Australian Economic Highlights

  • Australia’s GDP recovered to be above pre covid levels in Q1. The economy was 1.1% higher than last year following a 1.8% rise in Q1. Investment was the predominant driver in Q1, with a 5.3% rise off the back of dwelling investment fuelled by the HomeBuilder scheme. Consumption is now flat on last year’s levels.
  • Inflation underwhelmed in Q1, up only 0.6% when 0.9% was expected. It leaves the annual rate at 1.1%, which will spike next quarter as the drop over Q2 last year induced by Covid is removed from the annual figure. HomeBuilder grants over Q1 contributed to subdued Q1 prices and is expected to wane on the index for some time as grants are received and projects begin.
  • Unemployment fell sharply in May after a jump in total new jobs of 115,200. There were strong gains in full time employment, which was up 97,500 with part-time growth accounting for the remaining 17,700. The fall in unemployment was made more remarkable by a slight lift in the participation rate after a fall last month.
  • June was another strong month for ANZ Job ads with a further rise of 3%. This adds to the already high level of jobs vacancies. Adding some context was RBA Governor Lowe’s comment that 250,000 visa holders with the right to work have left the country since March last year meaning plenty of jobs need workers to replace the vacancies created.
  • After hitting record highs, virus fears have hit business confidence with the index slipping 9 points in June after a 4 point drop in May. NSW was the hardest hit with the survey taken during the upswing in new covid  cases. QLD also fell heavily after recording cases over the month. Confidence was also down mildly elsewhere. Business conditions also gave up the surge from the previous month to a record high, dropping back 10 points to 35. There were falls across the main sub indices with profitability, trading conditions and importantly the employment index all lower. The key here is context with both the conditions and confidence indices still well above long run averages. How they move from here will hinge on the duration of the lockdown in NSW and containment of the outbreak.
  • Consumer confidence faded further in June to be down nearly 10% over the past two months. Melbourne lockdown was flagged as the main driver behind the fall. If that was the case and if the weekly ANZ-Roy Morgan updates are any guide, confidence will take another hit in the months ahead. Of note was the unemployment index which jumped during the month while expectations for economic conditions for the next 12 months fell heavily.

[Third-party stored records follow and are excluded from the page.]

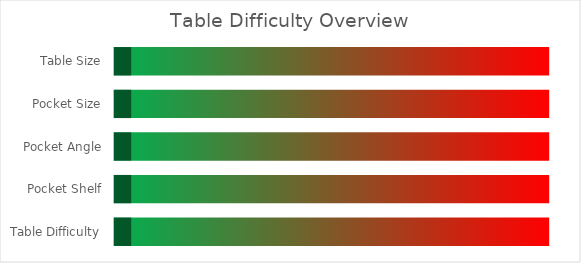
| Category | Series 0 |
|---|---|
| Table Difficulty | 100 |
| Pocket Shelf | 100 |
| Pocket Angle | 100 |
| Pocket Size | 100 |
| Table Size | 100 |

  • Retail sales drifted higher again in May with the 0.4% increase leaving sales 7.7% higher than a year ago as the base effect from the initial covid lockdown starts to fade. Next month should see the annual figures normalise. Supermarket sales continue to benefit as more people eat in.
  • New housing finance commitments continue to surge to new highs with another 4.9% increase in May. As prices rise and affordability is stretched investors are coming back into the market and first home buyers are fading. The value of owner occupier commitments were only up 1.9% for the month while investor commitments were up 13.3%.
  • The trade surplus jumped again in May as a 6% gain in exports outpaced the 3% growth in imports, both of which are a good sign for the economy. The net difference saw the trade balance jump to $9.7 billion, which if sustained in June, will help exports add to growth in the second quarter.
  • Dwelling approvals continue to fall in the wake of the end of the homebuilder stimulus program. Total approvals were down a further 7.1% in May following April’s revised 8.6% (previously -5.7%) decline. Private housing approvals provided the drag once again which was to be expected, falling 10.3% over the month.